The results of the CEA show that the damping discussed here can in general be taken into account in the state-of-the-art simulation method. However, the results also indicate that the model used in this study does a reasonable job of representing the influence of damping, but does not precisely reflect all aspects of the actual squealing behavior of the real brake. This is first of all caused by the simplified model used here.

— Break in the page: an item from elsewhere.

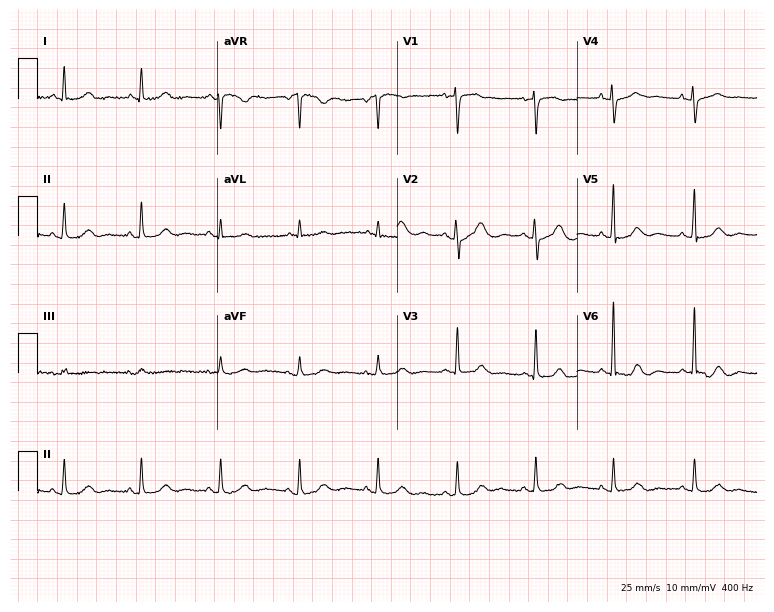
Resting 12-lead electrocardiogram (7.3-second recording at 400 Hz). Patient: a female, 73 years old. Read as a normal ECG.

However, even a more complex model that also includes the internal structure of the drum brake would not necessarily be able to reproduce the complete squeal behavior that is measured on a test rig. The reason for this can be explained by the problem described above. This should be also considered by varying parameters and performing robustness studies within the simulation ultimately resulting in an increase in time and effort required for this purpose.